Start of Raw data
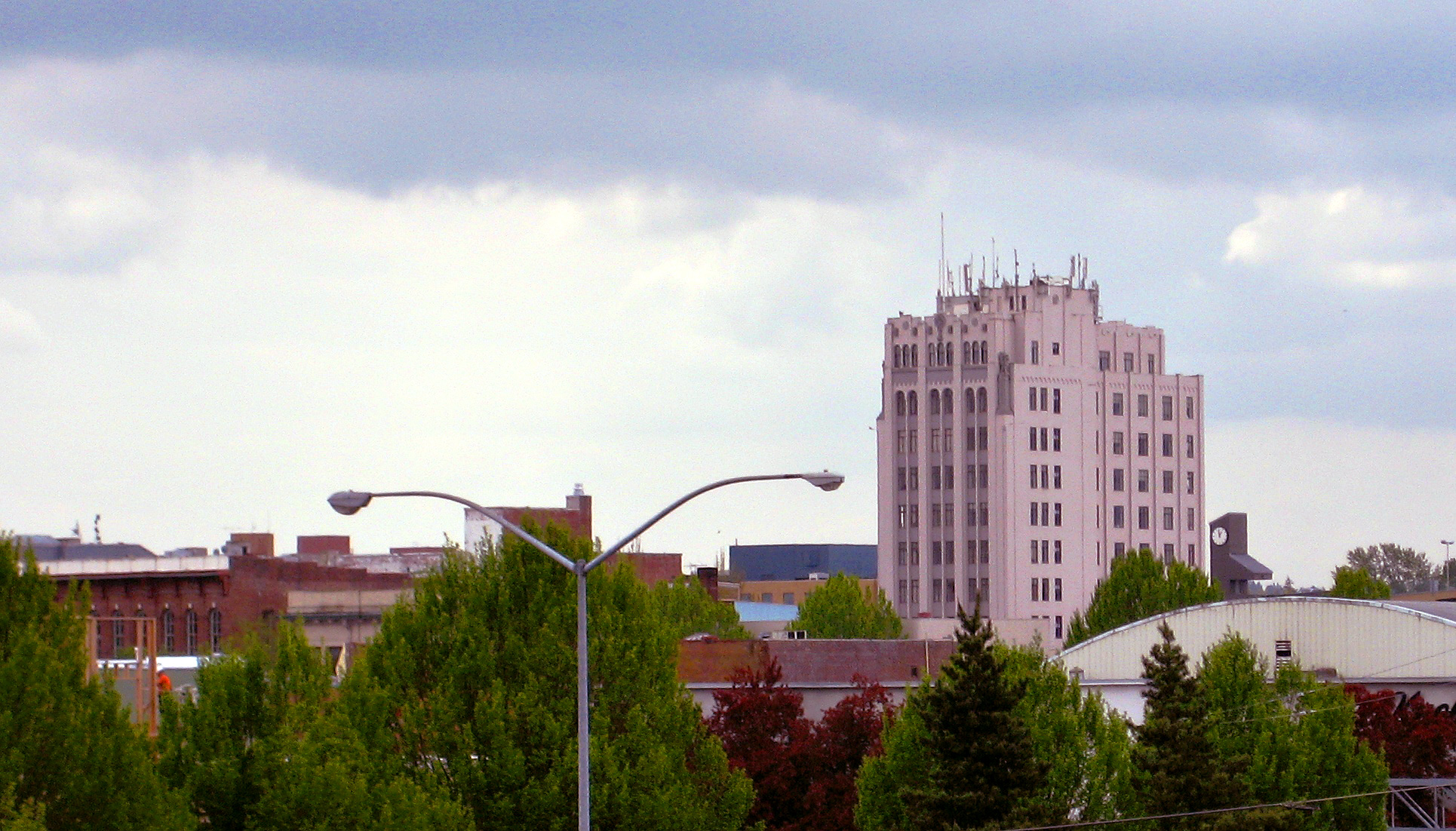 Capitol Center (Oregon)
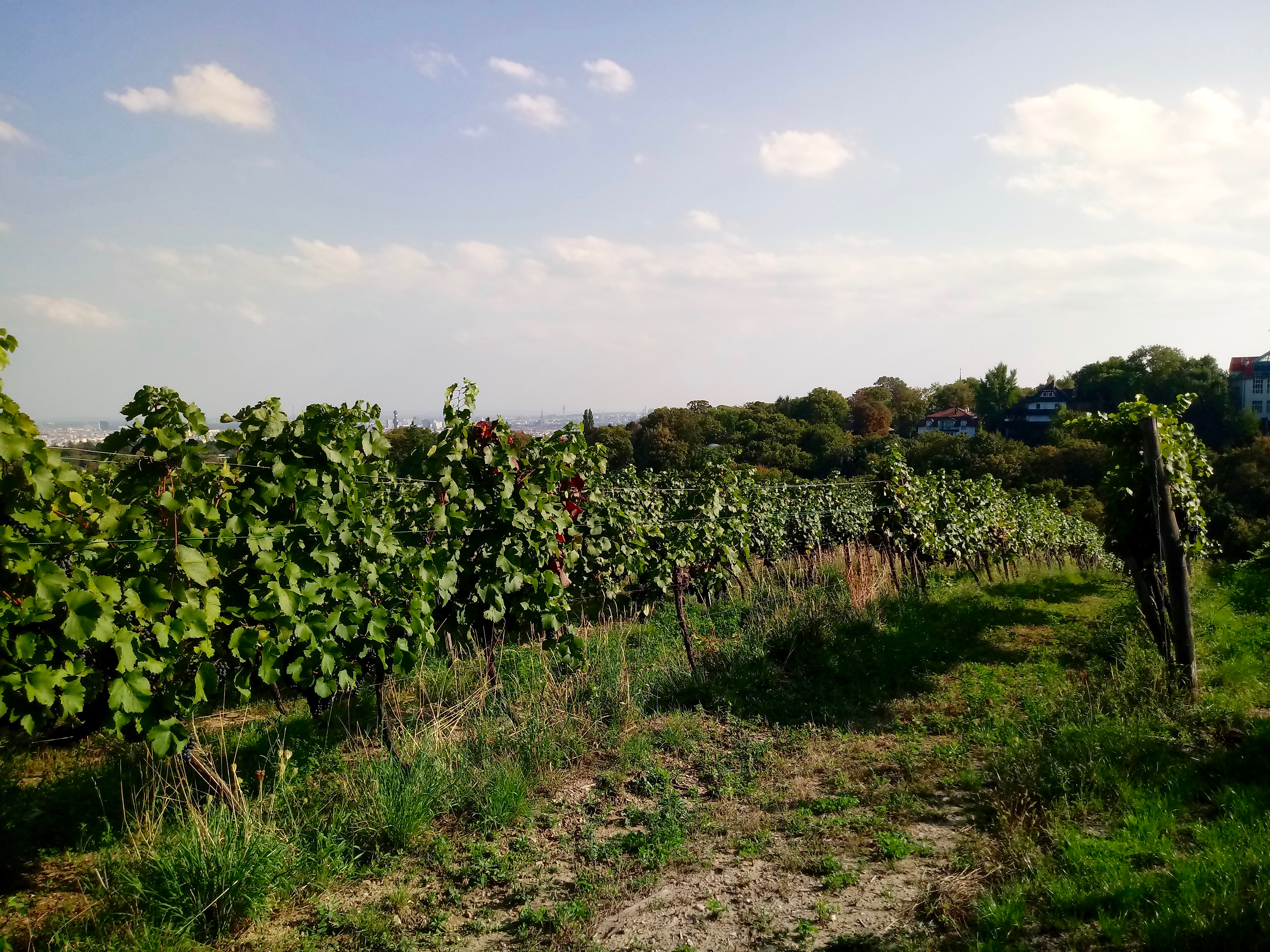 Riede Kleben in Wien-Grinzing.
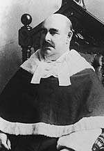 George Edwin King (1839-1901)
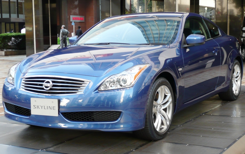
End of Raw data
Work item: Output the data exactly as it is, with the pictures dropped.

Written answer:
 Capitol Center (Oregon)
 Riede Kleben in Wien-Grinzing.
 George Edwin King (1839-1901)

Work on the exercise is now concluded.